2. The shielded electrical connector as described in claim 1, wherein said mating portion of the shield integrally and outwardly projects from the front wall and is formed by drawing the front wall.

3. The shielded electrical connector as described in claim 2, wherein the shield further comprises a second side wall opposite to the first side wall, said second side wall being engaged with the front wall by means of a fastening section.

4. The shielded electrical connector as described in claim 3, wherein the fastening section comprises a tab extending from the front wall with a hole defined therein and a fastening piece formed on the second side wall engaging with the hole in the tab.

5. The shielded electrical connector as described in claim 1, wherein the shield comprises a rear wall for shielding a rear end of the housing.

6. The shielded electrical connector as described in claim 5, wherein:

the rear wall comprises an engagement piece; and

the housing comprises a groove formed on a rear end thereof for engaging with the engagement piece to prevent upward movement of the shield with respect to the housing.

7. The shielded electrical connector as described in claim 1, wherein:

the shield comprises a resilient spring contact inwardly and rearwardly extending from a top wall thereof; and

the housing comprises a cutout formed in a top insulative wall thereof for receiving the spring contact therein.

8. A shielded electrical connector comprising:

a unitary conductive shield having a plurality of walls defining a cavity therein;

an insulative housing engaged with and received within the conductive shield; and

a plurality of contacts received within the housing;

said shield including a top wall, a first side wall a second side wall opposite to the first side wall, and a front wall, wherein said first and second side walls integrally extend from the top wall, the front wall integrally extends from the first side wall and is latchably secured to the second side wall while is not directly integrally connected to the top wall, and a resilient spring contact integrally and inwardly extends from one of said top wall and said front wall for engaging with a shield of a mating connector.

9. The connector as described in claim 8, wherein said resilient spring contact integrally extends from said top wall.

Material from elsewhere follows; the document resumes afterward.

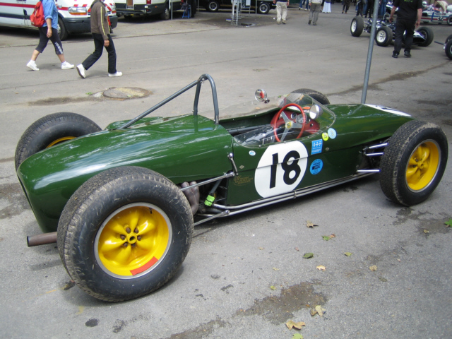 Lotus 18 F1 #372 Pau GP 2007

10. A shielded electrical connector comprising:

a unitary conductive shield having a plurality of walls defining a cavity therein;

an insulative housing engaged with the received within the conductive shield;

said shield including a top wall, a side wall extending downward from one side edge of the top wall, a front wall extending sideward from a front edge of the side wall while being not directly integrally connected to the top wall; wherein

a circumferential mating portion forwardly extends from a middle portion of the front wall, and a resilient spring contact integrally extends rearwardly from a front edge of the top wall opposite to said mating portion.